Department of Pathologic, Città Della Scienza e Della Salute, Turin, Italy.
Surg Neurol Int. 2021 Mar 30;12:122. doi: 10.25259/SNI_903_2020. eCollection 2021.
The salivary duct carcinomas (SDCs) are rare, high-grade neoplasms involving major salivary glands. Parotid is the most frequently involved gland (85%). Apocrine phenotype (histological presence of decapitation secretions) and androgen reception expression define SDC. The clinical course of these tumors is characterized by aggressive local behavior with extraglandular extension, high recurrence rates, early metastases, and poor prognoses. Despite aggressive surgical/radiation therapy management, the rates of locoregional and metastatic relapses are high, and the mortality rates over 48 months approach 65%. Notably, there is no treatment algorithm available for managing vertebral metastases from apocrine SDC.
An elderly male presented with MR/CT findings of an isolated T11 vertebral metastasis attributed to a previously treated parotid SDC. On both CT/MR, it was an osteolytic lesion and demonstrated spinal canal infiltration. The patient underwent surgical biopsy/decompression/resection, following which the lesion histopathologically proved to be a SDC. The patient was subsequently treated with 30 Gy in 10 fractions within 2 weeks of discharge. One-month later, the MRI confirmed adequate epidural decompression without recurrence, and 9 months post-operatively, patient remained disease free.

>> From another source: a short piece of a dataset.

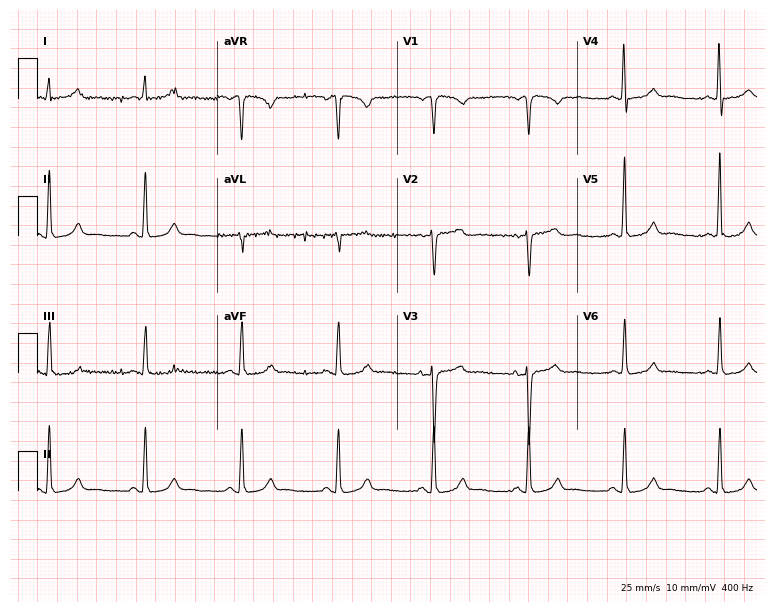
Electrocardiogram (7.3-second recording at 400 Hz), a 54-year-old female patient. Of the six screened findings (first-degree AV block, right bundle branch block, left bundle branch block, sinus bradycardia, atrial fibrillation, sinus tachycardia), none is recorded.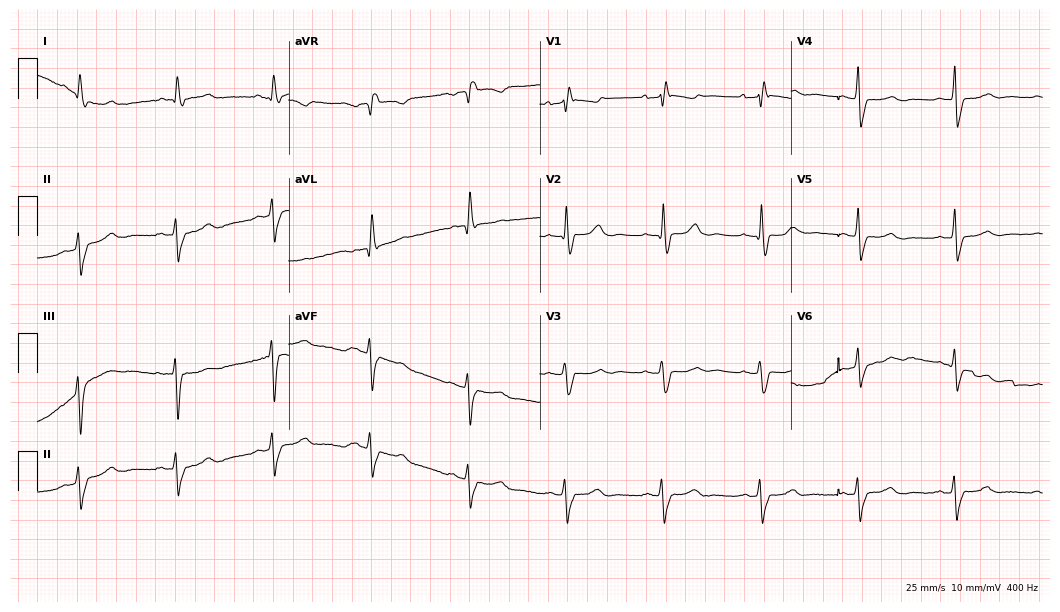
Resting 12-lead electrocardiogram. Patient: a 68-year-old female. The tracing shows right bundle branch block.

Isolated metastasis attributed to parotid SDC followed by radiation therapy may result in tumor control.
涎腺导管癌(SDCs)是一种罕见的、高级别肿瘤,主要累及大涎腺。腮腺是最常受累的腺体(85%)。顶泌汗腺表型(断头分泌的组织学表现)和雄激素受体表达可定义涎腺导管癌。这些肿瘤的临床病程以侵袭性局部行为为特征,包括腺外扩展、高复发率、早期转移和预后不良。尽管采用了积极的手术/放疗管理,但局部区域和远处转移复发率仍然很高,48个月后的死亡率接近65%。值得注意的是,目前尚无治疗顶泌汗腺型涎腺导管癌椎体转移的治疗方案。
一名老年男性患者,磁共振成像(MR)/计算机断层扫描(CT)显示孤立的T11椎体转移瘤,归因于先前治疗过的腮腺涎腺导管癌。CT/MR均显示为溶骨性病变,并伴有椎管浸润。患者接受了手术活检/减压/切除,术后病理证实为涎腺导管癌。患者出院后2周内分10次接受了30 Gy的放疗。1个月后,MRI证实硬膜外减压充分,无复发,术后9个月患者仍无疾病复发。
腮腺涎腺导管癌孤立转移瘤行放疗后可能实现肿瘤控制。